The adapter pattern is a structural design pattern that helps us make two incompatible interfaces compatible. In the following example, we created three classes Club, Musician and Dancer with different methods. Eventually, we’d like to call them through a single class Adapter. This is done by an important usage of class self.__dict__.update(), which udpates the functions within the class.

3. Code example

The UML digram of this example is as follow:

class Club:
    def __init__(self, name):
        self.name = name

    def __str__(self):
        return f'the club {self.name}'

    def organize_event(self):
        return 'hires an artist to perform for the people'

class Musician:
    def __init__(self, name):
        self.name = name

    def __str__(self):
        return f'the musician {self.name}'

    def play(self):
        return 'plays music'

class Dancer:
    def __init__(self, name):
        self.name = name

    def __str__(self):
        return f'the dancer {self.name}'

    def dance(self):
        return 'does a dance performance'

class Adapter:
    def __init__(self, obj, adapted_methods):
        self.obj = obj
        self.__dict__.update(adapted_methods)

    def __str__(self):
        return str(self.obj)

# Main function

objects = [Club('Jazz Cafe'), Musician('Roy Ayers'), Dancer('Shane Sparks')]

for obj in objects:
    if hasattr(obj, 'play') or hasattr(obj, 'dance'):
        if hasattr(obj, 'play'):
            adapted_methods = dict(organize_event=obj.play)
        elif hasattr(obj, 'dance'):            
            adapted_methods = dict(organize_event=obj.dance)

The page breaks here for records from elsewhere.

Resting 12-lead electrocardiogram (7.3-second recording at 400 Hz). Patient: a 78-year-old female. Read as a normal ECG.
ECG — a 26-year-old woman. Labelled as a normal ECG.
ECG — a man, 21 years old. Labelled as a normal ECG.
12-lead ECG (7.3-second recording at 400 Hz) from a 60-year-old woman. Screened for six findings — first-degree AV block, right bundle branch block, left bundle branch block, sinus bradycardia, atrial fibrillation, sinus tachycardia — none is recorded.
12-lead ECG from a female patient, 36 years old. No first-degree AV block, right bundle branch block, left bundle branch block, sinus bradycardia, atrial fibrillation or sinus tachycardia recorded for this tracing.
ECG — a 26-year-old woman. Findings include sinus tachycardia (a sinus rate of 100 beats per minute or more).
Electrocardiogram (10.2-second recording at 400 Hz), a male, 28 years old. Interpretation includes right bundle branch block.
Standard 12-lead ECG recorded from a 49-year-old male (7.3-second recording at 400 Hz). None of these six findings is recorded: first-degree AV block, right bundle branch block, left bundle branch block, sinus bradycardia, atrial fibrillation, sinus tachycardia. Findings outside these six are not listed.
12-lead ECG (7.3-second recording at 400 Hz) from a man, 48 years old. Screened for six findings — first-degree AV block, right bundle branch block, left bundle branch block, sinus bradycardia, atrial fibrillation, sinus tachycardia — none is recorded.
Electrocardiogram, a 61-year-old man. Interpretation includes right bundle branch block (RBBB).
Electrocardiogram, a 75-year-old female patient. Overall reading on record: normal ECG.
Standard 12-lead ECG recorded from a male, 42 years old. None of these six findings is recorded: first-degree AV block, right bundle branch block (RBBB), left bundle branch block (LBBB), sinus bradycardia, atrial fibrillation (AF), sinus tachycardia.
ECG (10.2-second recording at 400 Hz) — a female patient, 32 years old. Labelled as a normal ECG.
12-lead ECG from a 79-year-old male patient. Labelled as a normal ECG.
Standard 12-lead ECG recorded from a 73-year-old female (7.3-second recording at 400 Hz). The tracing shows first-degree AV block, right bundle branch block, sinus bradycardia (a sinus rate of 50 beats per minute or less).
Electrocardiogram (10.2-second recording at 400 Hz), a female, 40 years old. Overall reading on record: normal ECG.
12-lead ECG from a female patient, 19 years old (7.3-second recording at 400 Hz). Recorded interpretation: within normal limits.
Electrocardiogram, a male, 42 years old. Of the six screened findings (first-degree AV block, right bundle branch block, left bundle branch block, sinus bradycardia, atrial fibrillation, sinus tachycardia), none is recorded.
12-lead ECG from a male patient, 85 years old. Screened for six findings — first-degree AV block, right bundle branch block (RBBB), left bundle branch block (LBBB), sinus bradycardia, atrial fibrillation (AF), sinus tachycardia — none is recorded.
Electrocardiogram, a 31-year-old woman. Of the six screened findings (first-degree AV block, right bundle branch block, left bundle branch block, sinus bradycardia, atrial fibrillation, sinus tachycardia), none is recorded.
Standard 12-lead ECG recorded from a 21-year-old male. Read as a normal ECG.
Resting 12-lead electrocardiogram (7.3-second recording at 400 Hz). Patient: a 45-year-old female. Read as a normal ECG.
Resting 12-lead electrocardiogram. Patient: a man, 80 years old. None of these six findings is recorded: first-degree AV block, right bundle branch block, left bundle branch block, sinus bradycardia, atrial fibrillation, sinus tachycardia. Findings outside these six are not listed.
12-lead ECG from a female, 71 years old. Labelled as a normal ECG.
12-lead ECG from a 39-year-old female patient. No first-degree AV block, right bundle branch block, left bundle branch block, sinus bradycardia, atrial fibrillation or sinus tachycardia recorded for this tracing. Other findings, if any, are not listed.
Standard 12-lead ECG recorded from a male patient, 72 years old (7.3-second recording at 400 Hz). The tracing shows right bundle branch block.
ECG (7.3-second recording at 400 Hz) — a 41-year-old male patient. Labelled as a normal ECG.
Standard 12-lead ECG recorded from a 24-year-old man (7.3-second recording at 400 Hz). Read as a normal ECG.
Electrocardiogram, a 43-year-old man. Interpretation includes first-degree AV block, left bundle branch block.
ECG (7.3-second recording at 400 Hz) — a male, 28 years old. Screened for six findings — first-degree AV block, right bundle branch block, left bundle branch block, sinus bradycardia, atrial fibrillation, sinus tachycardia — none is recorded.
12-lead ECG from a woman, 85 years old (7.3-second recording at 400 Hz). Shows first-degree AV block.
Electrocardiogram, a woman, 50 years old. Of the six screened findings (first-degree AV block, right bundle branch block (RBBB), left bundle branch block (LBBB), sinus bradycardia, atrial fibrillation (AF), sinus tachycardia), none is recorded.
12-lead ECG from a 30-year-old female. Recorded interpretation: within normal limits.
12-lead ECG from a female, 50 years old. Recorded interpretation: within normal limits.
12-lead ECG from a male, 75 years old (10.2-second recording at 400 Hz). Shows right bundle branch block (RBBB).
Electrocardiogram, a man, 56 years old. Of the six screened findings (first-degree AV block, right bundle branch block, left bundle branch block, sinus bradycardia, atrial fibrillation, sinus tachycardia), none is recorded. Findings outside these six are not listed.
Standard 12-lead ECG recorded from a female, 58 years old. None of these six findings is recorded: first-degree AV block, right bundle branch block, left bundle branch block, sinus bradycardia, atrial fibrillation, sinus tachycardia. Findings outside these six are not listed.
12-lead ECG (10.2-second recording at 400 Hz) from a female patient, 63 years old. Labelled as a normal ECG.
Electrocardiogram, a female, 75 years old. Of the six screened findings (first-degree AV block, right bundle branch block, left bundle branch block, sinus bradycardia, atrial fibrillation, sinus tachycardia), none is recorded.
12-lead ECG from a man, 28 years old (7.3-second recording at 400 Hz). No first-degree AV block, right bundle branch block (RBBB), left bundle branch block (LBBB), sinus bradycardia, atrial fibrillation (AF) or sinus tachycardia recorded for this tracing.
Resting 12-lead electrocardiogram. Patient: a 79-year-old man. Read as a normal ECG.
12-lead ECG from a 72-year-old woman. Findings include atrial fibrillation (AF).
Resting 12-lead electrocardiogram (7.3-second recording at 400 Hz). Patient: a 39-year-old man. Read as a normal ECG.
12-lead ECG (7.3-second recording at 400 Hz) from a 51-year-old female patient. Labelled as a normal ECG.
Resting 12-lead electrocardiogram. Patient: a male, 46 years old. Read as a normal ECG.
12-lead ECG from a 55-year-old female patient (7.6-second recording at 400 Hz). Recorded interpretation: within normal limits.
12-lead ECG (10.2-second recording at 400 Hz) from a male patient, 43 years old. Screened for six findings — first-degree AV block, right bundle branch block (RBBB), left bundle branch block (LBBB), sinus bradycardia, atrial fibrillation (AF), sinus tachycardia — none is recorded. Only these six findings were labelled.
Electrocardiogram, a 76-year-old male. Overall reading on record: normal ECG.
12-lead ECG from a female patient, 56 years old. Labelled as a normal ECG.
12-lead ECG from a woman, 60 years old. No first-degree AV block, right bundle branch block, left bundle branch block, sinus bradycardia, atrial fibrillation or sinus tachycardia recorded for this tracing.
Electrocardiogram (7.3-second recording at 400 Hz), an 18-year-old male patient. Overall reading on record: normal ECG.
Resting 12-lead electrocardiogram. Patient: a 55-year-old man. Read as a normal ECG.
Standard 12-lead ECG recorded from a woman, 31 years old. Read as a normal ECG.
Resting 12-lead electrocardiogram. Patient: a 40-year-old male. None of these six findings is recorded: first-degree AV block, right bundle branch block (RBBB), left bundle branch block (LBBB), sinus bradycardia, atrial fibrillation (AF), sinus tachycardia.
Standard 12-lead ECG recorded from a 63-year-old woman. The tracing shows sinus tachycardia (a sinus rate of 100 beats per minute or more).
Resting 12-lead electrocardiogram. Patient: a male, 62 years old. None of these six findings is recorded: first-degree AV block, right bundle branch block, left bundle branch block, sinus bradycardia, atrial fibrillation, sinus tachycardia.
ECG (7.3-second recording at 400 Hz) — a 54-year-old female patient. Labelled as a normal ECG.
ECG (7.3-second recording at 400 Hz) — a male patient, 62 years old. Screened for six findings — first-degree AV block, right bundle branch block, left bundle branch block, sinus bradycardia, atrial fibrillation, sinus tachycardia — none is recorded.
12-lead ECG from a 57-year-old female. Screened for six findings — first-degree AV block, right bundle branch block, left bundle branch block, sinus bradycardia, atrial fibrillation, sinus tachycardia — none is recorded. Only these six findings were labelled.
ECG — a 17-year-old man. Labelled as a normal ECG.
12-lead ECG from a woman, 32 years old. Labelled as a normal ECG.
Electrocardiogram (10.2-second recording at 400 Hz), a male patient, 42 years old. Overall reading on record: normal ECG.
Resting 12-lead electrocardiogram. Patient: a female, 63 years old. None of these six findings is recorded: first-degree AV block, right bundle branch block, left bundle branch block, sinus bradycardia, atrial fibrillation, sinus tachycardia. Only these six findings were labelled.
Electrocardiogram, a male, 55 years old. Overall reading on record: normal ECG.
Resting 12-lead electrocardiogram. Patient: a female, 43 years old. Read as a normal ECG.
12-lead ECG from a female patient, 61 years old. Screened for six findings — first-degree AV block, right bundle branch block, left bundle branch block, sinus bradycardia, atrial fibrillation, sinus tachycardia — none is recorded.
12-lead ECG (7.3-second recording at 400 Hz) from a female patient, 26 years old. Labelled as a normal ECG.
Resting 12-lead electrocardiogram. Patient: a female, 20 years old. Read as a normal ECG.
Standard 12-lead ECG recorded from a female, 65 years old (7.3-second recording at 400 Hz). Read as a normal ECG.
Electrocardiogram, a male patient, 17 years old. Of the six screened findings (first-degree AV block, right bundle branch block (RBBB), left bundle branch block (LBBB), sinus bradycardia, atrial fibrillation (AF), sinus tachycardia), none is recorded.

        # referencing the adapted object here
        obj = Adapter(obj, adapted_methods)

    print(f'{obj} {obj.organize_event()}')

# Output: 

    the club Jazz Cafe hires an artist to perform for the people
    the musician Roy Ayers plays music
    the dancer Shane Sparks does a dance performance

As the above code shows the Adapter class unifies all other three classes even they have different subfunction within the classes.

4. Code explanation

Note that the self.__dict__() function includes all the attributes or functions within the corresponding class as a dictionary. Updating the dictionary corresponds to update the class. In above code, the last obj represents the Dancer class. Therefore, the self.obj is Dancer, and the self.organize_event is Dancer.dance.

obj.__dict__

{'obj': <__main__.Dancer at 0x10ecd12d0>,
 'organize_event': <bound method Dancer.dance of <__main__.Dancer object at 0x10ecd12d0>>}

The __str__ is used to return the corresponding string when call print(obj), such as:

obj

<__main__.Adapter at 0x10ecd1590>

print(obj)

the dancer Shane Sparks

Lastly, the dict(organize_event=obj.play) is same as {'organize_event': obj.play}. For example,

dict(a=2)

{'a': 2}

Reference:

• Ayeva, Kamon; Kasampalis, Sakis. “Mastering Python Design Patterns.”
• geeksforgeeks software design pattern
• sorucemaking design pattern